On November 11, 1522, the Zurich council took an action that virtually was the beginning of a declaration of independence from the power of the Bishop of Constance, and so from the Catholic Church. It was when Zwingli brought matters to an issue by resigning, because certain of his duties were against his Protestant views. The council accepted his resignation, but, without asking permission of the bishop, requested him to continue to preach. It also went farther and forbade the foreign service of the Swiss, and also refused to give up to the bishop the Evangelical pastors at Zurich.
It was very evident that matters were approaching a crisis. This crisis came in 1523. On January 29 there was a great disputation held at Zurich. Zwingli had, ten days before, just as Luther had done at Wittenberg in 1517, nailed up 67 theses for debate. These were much more Protestant than Luther’s were, though it is to be remembered that Luther’s were five years earlier. Zwingli defended his theses out of the Bible, and gained a great victory, as the council ordered that nothing be preached but what was founded on the Word of God. A second great conference was held on October 26, 1523, before a large audience. A voice or two were feebly lifted up to defend Catholicism, but Zwingli and Leo Juda literally annihilated their opponents out of the Bible as they discussed images and the mass. As a result of this conference, Zurich committed herself more fully than ever to Protestantism.

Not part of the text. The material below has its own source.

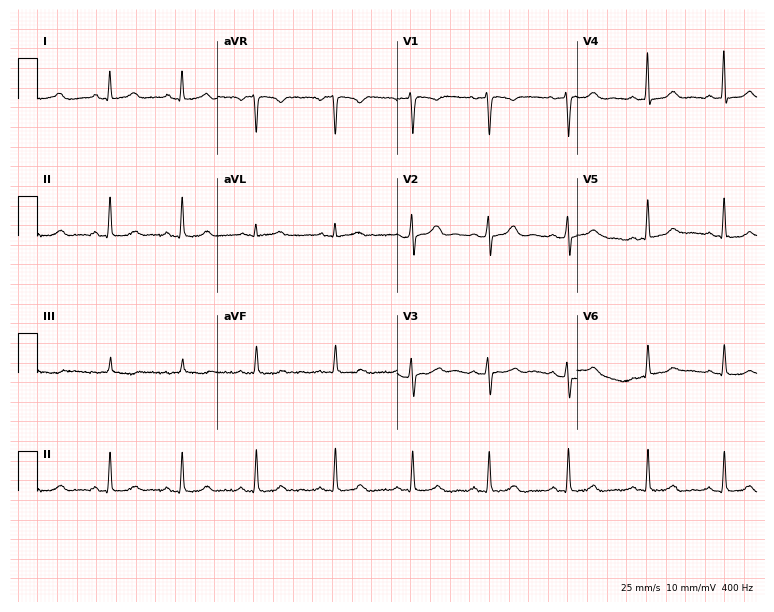
12-lead ECG from a 38-year-old woman. Screened for six findings — first-degree AV block, right bundle branch block, left bundle branch block, sinus bradycardia, atrial fibrillation, sinus tachycardia — none is recorded. Other findings, if any, are not listed.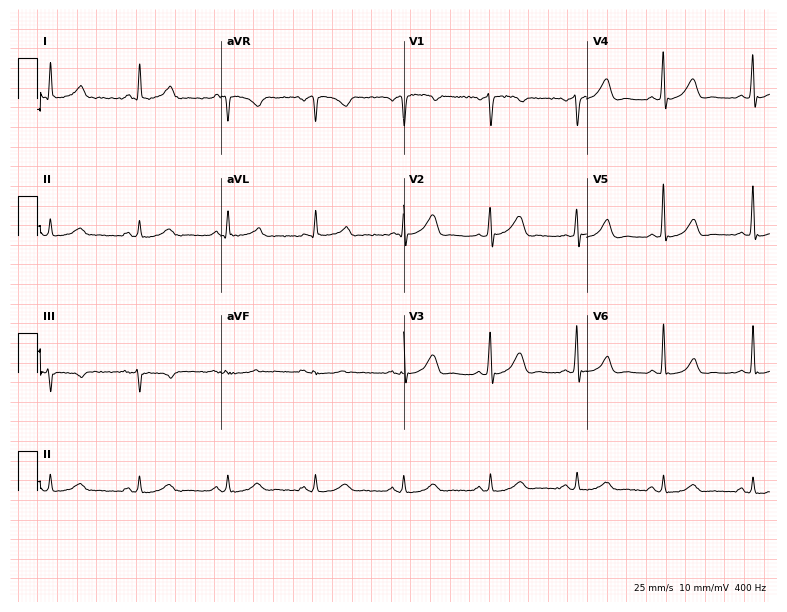
12-lead ECG from a man, 57 years old (7.5-second recording at 400 Hz). Recorded interpretation: within normal limits.

Zwingli, in November, 1523, preached against images. Thomas Platter tells the story that he was at that time sexton in the Fraumünster Church, Zurich. One morning when Zwingli was to preach in the church, Platter found he had no wood for making a fire to heat the church. He looked into the church and saw no one there, so he took a wooden statue of John from the nearest altar, and as he threw it into the stove he said, “Little John, now stoop, for you must go into the stove.” When it began to burn it produced a very ugly odor, due to the paint on it. So he closed the stove door. The schoolmaster, Myconius, came in and asked, “Have you had good wood?” and Platter thought that John had done his best. As the congregation began to sing the hymn, two of the priests, who had come in, began quarreling about the missing statue, the one calling the other a Lutheran and charging him with having stolen his John. These facts never were made public until many years later when Platter was at Basle. The next year (1524) the images were taken out of the churches, and in December of that year the monasteries were suppressed.

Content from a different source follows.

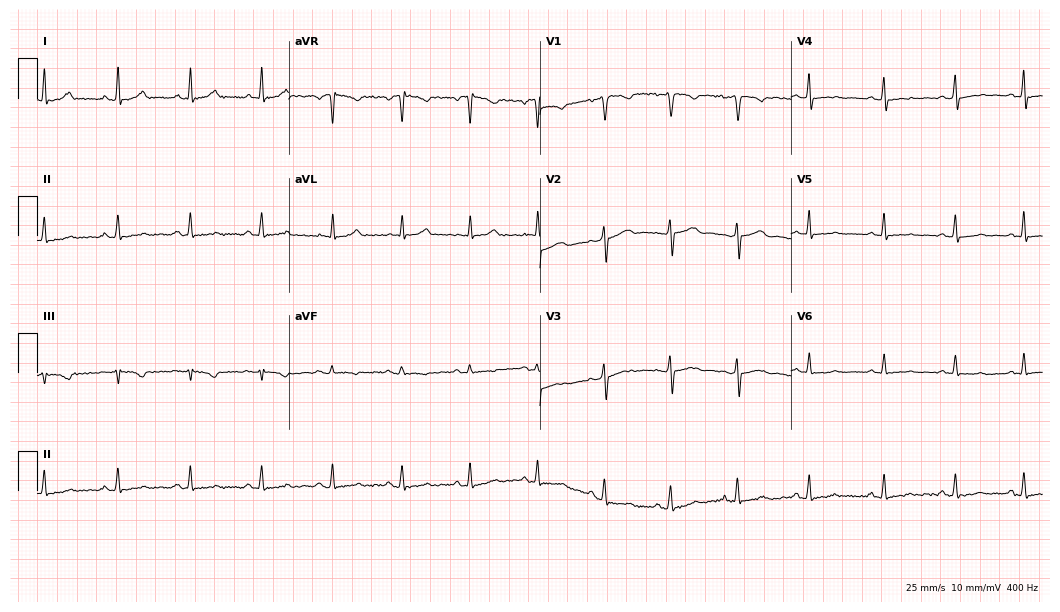
ECG (10.2-second recording at 400 Hz) — a female, 39 years old. Labelled as a normal ECG.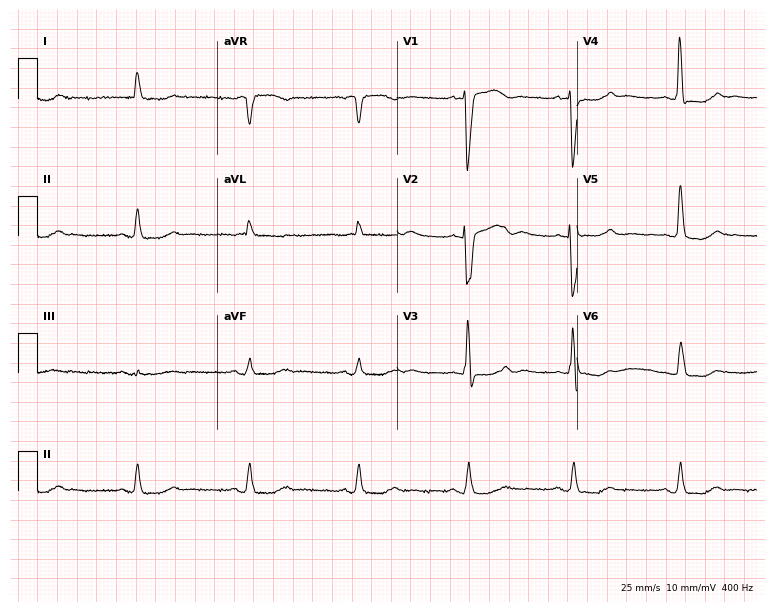
Standard 12-lead ECG recorded from a female patient, 83 years old. None of these six findings is recorded: first-degree AV block, right bundle branch block (RBBB), left bundle branch block (LBBB), sinus bradycardia, atrial fibrillation (AF), sinus tachycardia. Only these six findings were labelled.

Completion of the Zurich Reformation (1525)←⤒🔗
By the end of 1524 the only remnant of Catholicism was the mass. Finally, in the spring of 1525, the Zurich council ordered that on Thursday of Passion Week, April 13, the Lord’s Supper should be celebrated in the Protestant fashion, by using bread instead of wafers, and by giving the cup to the laity in addition to the bread. Thus, after six years of struggle, from 1519 to 1525, the Reformation was victorious. Zwingli was its leader, and he was aided by Leo Juda, who had become pastor of St. Peter’s Church, Zurich, and by Myconius, the schoolmaster of the Fraumünster Church there.

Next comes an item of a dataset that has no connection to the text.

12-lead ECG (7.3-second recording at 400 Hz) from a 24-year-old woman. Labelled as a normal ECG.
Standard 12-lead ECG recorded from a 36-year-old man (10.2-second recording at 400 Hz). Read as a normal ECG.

On July 19, 1525, Zwingli began a new kind of service in the chapel of the cathedral, which was called a “prophesying.” It was a sort of conference and prayer-meeting, the forerunner of modern prayer-meetings. In this he was later followed by Haller at Berne, Calvin at Geneva, and à Lasco in London. Zwingli also, in 1525, wrote his most important work, A Commentary on True and False Religion. It was a brief system of theology describing the different Protestant doctrines and refuting Catholicism. But all this victory was gained only after great effort and also great danger to Zwingli, for his life was often threatened.